Now, if you want to go on to make the case that law is another mass hallucination, then we can talk.

Well, and obviously law is a mass hallucination. And I am against stripping us of our mass hallucinations, which are, among other things, our ISVRs. But of all the legal obligations that we pretend bind us (and thank goodness we do), this idea of money is perhaps the most fictional.

Thanks,
-V.


Matt,

My intent was not to make the point that we have no one to blame but ourselves, though I accept that as an implication of the statement. I would not disown that implication, either, as long as "ourselves" includes everybody, living and dead. Thus, any individual can be rendered helpless in the face of circumstance, but collectively we are never helpless.

My intent was to make clear that if one starts to describe what I would call social constructions "mass hallucinations," as if they could suddenly vanish, the only things that aren't will-o-the-wisps are food, violent force, and our capacity to work. As a believer, I include the Creator among things that are not socially constructed, but reasonable minds may differ on this point.

I question whether it is accurate to single out money among our social constructions as particularly hallucinatory. I would venture to agree that it is more degrading to love money than to love most other of our social constructs, however.


average fuel economy has dropped something like 5 mpg since the late OPECrageous era. with real wages stuck since before then, it matters that the civic hybrid is $9,000 more expensive than the old civic's true inheritor, the fit.


average fuel economy has dropped something like 5 mpg since the late OPECrageous era. with real wages stuck since before then, it matters that the civic hybrid is $9,000 (2/3 more expensive) more expensive than the old civic's true inheritor, the fit, which gets 10mpg less than the hybrid -- amazing, even criminal, for a much lighter car -- and 15 less than the old civics.


one! more! time!


hapa: You are absolutely right.

Chris: may unreasonable minds differ on the point? I need to know whether I should bother...

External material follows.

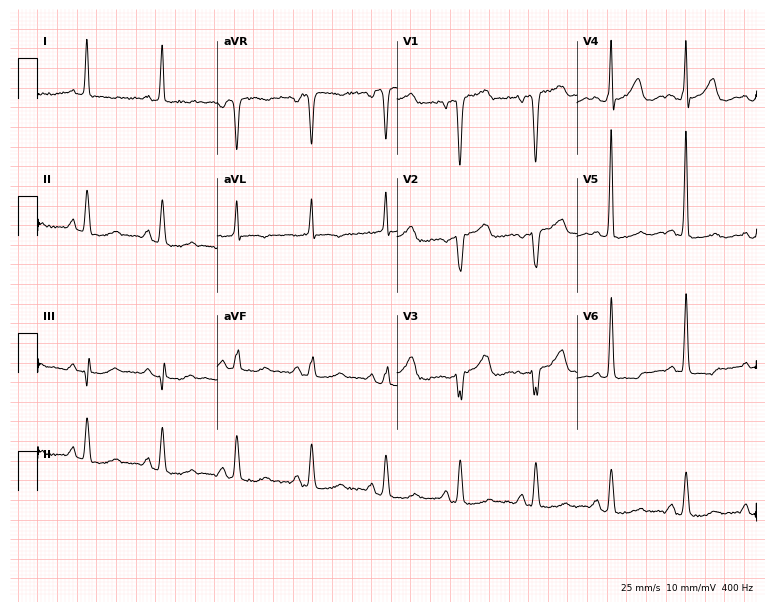
ECG — a 57-year-old female. Screened for six findings — first-degree AV block, right bundle branch block (RBBB), left bundle branch block (LBBB), sinus bradycardia, atrial fibrillation (AF), sinus tachycardia — none is recorded. Findings outside these six are not listed.

I feel like any social construct is wholly hallucinatory. Degrees of hallucinatory-nessificationitudeity are illusory.

peace
Matt


Well, and we have lots of instances when, for reasons of various kinds, suddenly everybody stops believing in one currency or another. The Weimar Deutchmark is the canonical example of this, but the Zimbabwean Dollar is an excellent example.

There are also examples of, for instance, the rule of law breaking down utterly, or the social value of a particular academic degree going poof, so perhaps you are right that money is not to the far end of that spectrum. Still, I think that it's something that we all deal with daily, that we can't (and oughtn't) think of as a hallucination (or construct), but that could be upended at any time. Not in a day, perhaps, but tomorrow we could start that spiral that ends six months from now in a million dollar gallon of gas. Again, I don't think it's going to happen, I don't think there's any great value in constantly keeping in mind that it might happen, I think there are serious drawbacks in basic policies on minute changes in the slim likelihood of it someday happening. I'm thrilled that this social construct works, and generally keeps on working unless something dire occurs.

Thanks,
-V.


When Ithaca Hours started as a local alternative currency, it got a lot of people thinking in a fresh way about the social construction of money. That didn't hurt anything, as far as I could tell -- it helped stabilize some aspects of the local economy (since hours aren't subject to inflation, and time is measurable).


On laws (and money, as a legal construct) being mass hallucinations -- isn't the point that laws are expressions of forceful capability? And that, yes, at times that Gordian knot can be cut, but it leaves behind not the fading nothing of a dream but some number of pieces of rope and a sword? (Your butter, Almighty, and number of hands may vary.)

I know I've nattered on at you about this before, V., so forgive the repetitiveness -- I continue to hope to goad you into writing the posts that will Explain It All on this topic.